Although the grounds set
forth in the petition for annulment of judgment are fraud and lack of
jurisdiction, said petition cannot prosper for the simple reason that the
decision sought to be annulled was not rendered by the Regional Trial Court but
by an administrative agency (HLU Arbiter and Office of the President), hence,
not within the jurisdiction of the Court of Appeals. There is no such remedy as annulment of judgment of the HLURB or
the Office of the President. Assuming arguendo that the annulment
petition can be treated as a petition for review under Rule 43 of the 1997
Rules of Civil Procedure, the same should have been dismissed by the Court of
Appeals, because no error of judgment was imputed to the HLURB and the Office
of the President. Fraud and lack of jurisdiction are beyond the province of
petitions under Rule 43 of the Rules of Court, as it covers only errors of
judgment. A petition for annulment of judgment is an initiatory remedy, hence
no error of judgment can be the subject thereof. Besides, the Arbiter and the
Office of the President indisputably have jurisdiction over the cases brought
before them in line with our ruling in Francisco Sycip, Jr. vs.
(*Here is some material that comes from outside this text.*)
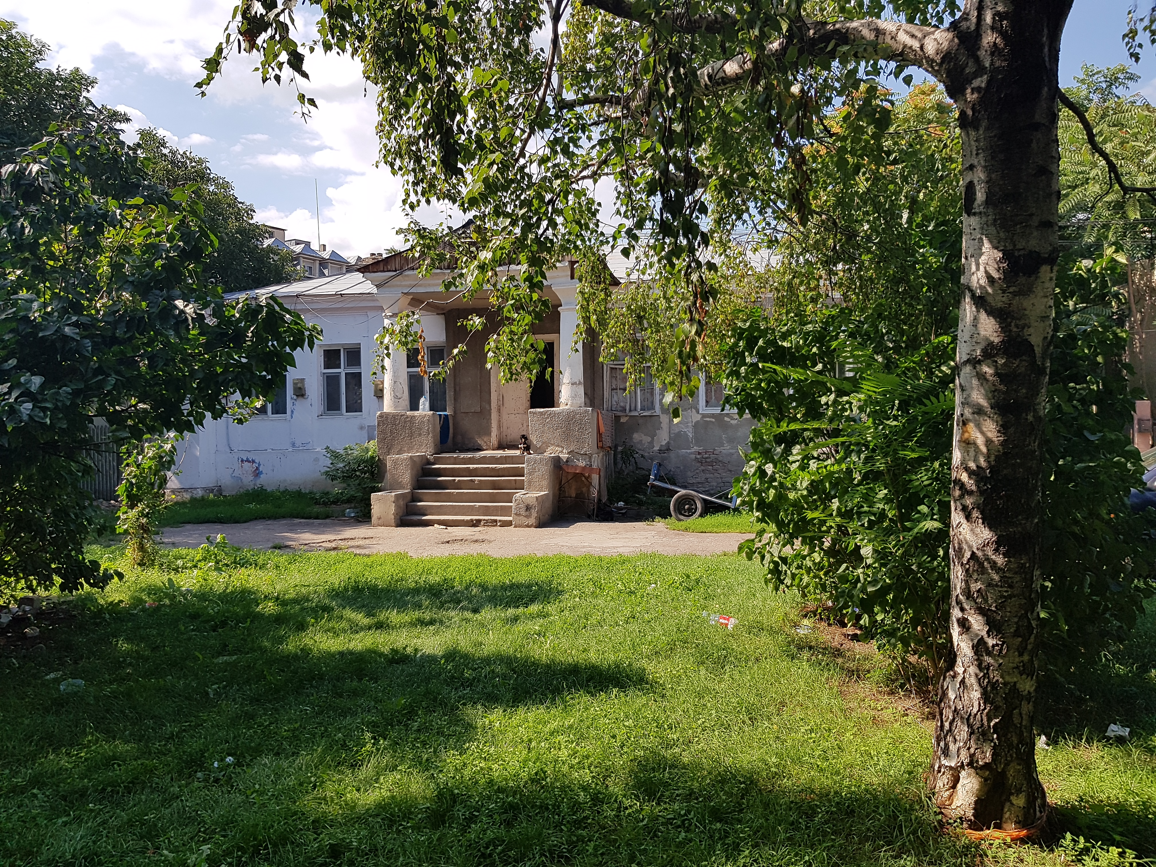 Casa Longinescu
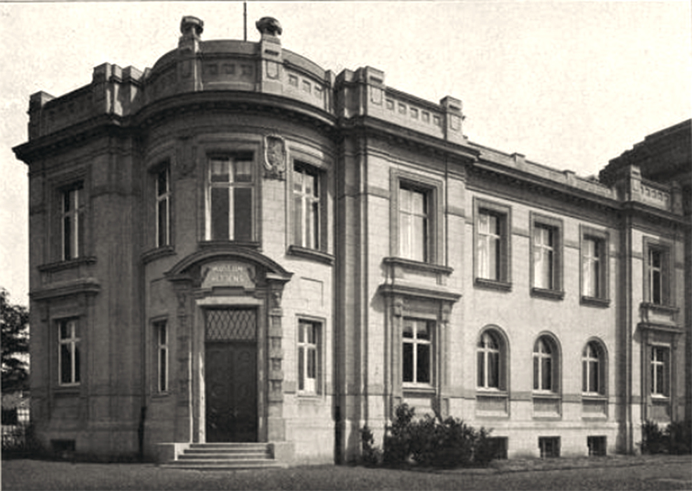 Hetjens-Museum, Straßenansicht, Hofgartenufer 3, Foto von 1908

Court of
Appeals,23 G.R. No. 125059.23 promulgated on March 17, 2000, where the
aggrieved townhouse buyers may seek protection from the HLURB under
Presidential Decree No. 957, otherwise known as “Subdivision and Condominium
Buyers’ Protective Decree.”
WHEREFORE, in view of the foregoing disquisitions, the
petitions in G.R. Nos. 137551 and 139631 are hereby DISMISSED. The petitions in G.R. Nos. 139099 and 139729
are GRANTED and the decision of the Court of Appeals dated June 30, 1999 is
REVERSED and SET ASIDE. The decision of
the Housing and Land Use Arbiter dated February 20, 1991, as affirmed by the
Board of Commissioners and the Office of the President, is hereby REINSTATED.
SO ORDERED.
Bellosillo, (Chairman),
Mendoza, Quisumbing, and De Leon, Jr., JJ., concur.